Changed PublicEvolving interfaces
We do need to change some interfaces that are marked as PublicEvolving. However most of the changes apply to classes that even though they are PublicEvolving we do not expect users to really use/implement them.
...
Code Block |
---|
@PublicEvolving public interface StateBackend extends java.io.Serializable { .... <K> CheckpointableKeyedStateBackend<K> createKeyedStateBackend( Environment env, JobID jobID, String operatorIdentifier, TypeSerializer<K> keySerializer, int numberOfKeyGroups, KeyGroupRange keyGroupRange, TaskKvStateRegistry kvStateRegistry, TtlTimeProvider ttlTimeProvider, MetricGroup metricGroup, @Nonnull Collection<KeyedStateHandle> stateHandles, CloseableRegistry cancelStreamRegistry) throws Exception; } |
How to sort/group keys
The end goal of sorting the incoming data is to group the keys together. The DataSet API requires that the key type is Comparable and uses the natural order for sorting. The DataStream API has not imposed this restriction so far on key types. It only requires that the key implements hashCode
. Other systems such as e.g. Beam do not use the natural order, but use the binary representation for sorting/grouping. Therefore we can:
...
- Support only keys that we can create a TypeComparator for. (For GenericTypeInfo they must implement Comparable) in batch style execution (fail hard if that's not the case)
Where to apply the sorting
The first question is where in the stack do we want to apply the sorting/grouping of incoming elements. We could identify at least 3 different approaches:
...
- changes to the topology
- not trivial connection of a two-input operator (via OutputTags)

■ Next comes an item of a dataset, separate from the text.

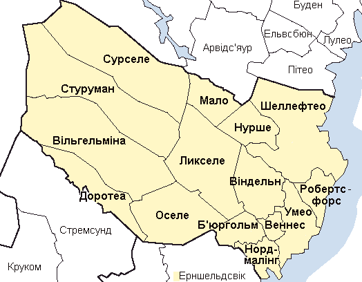 Карта адміністративного поділу лену Вестерботтен у Швеції. Карту створено на основі карти File:Västerbotten County.png.
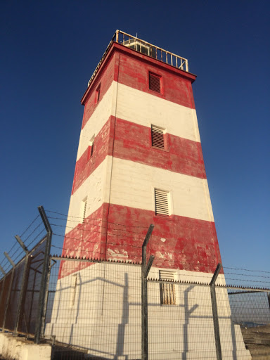 Faro de Punta Caldera
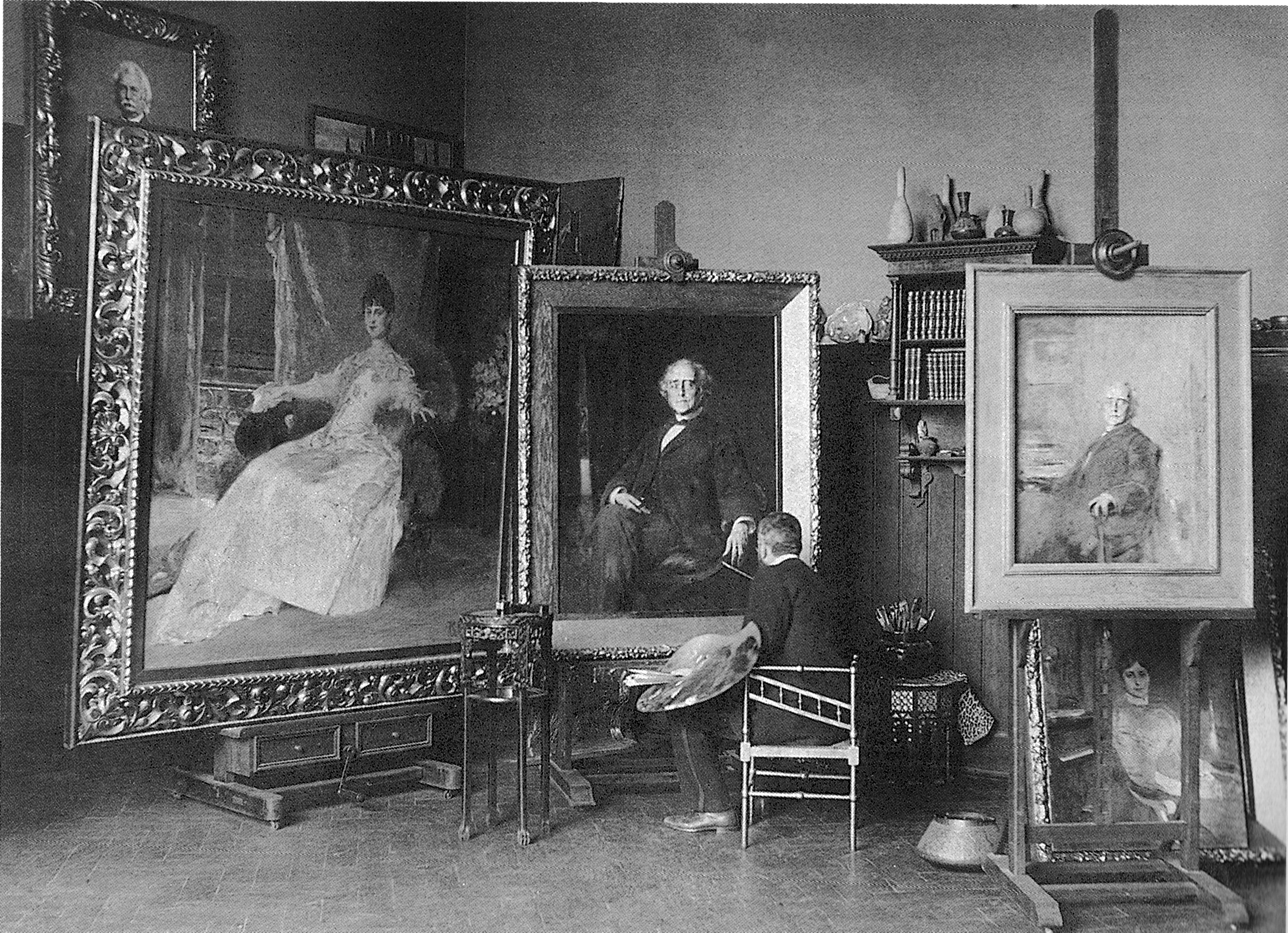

- in case of the two input operator at least the merging step must be chained with the two input operator
Compatibility, Deprecation, and Migration Plan
- This change should not affect current users of the DataStream API, it will be enabled based on the setting discussed in FLIP-134: DataStream Semantics for Bounded Input .
Rejected Alternatives
- Making it configurable whether to use the single key state backend and sorting or just use regular state backends
- Go through the whole open-max-watermark-close cycle for an operator for each key, thus "fixing" the zig-zagging problem of watermarks and timers. Come with other problems, though, for example with broadcast input/two-input operators in general.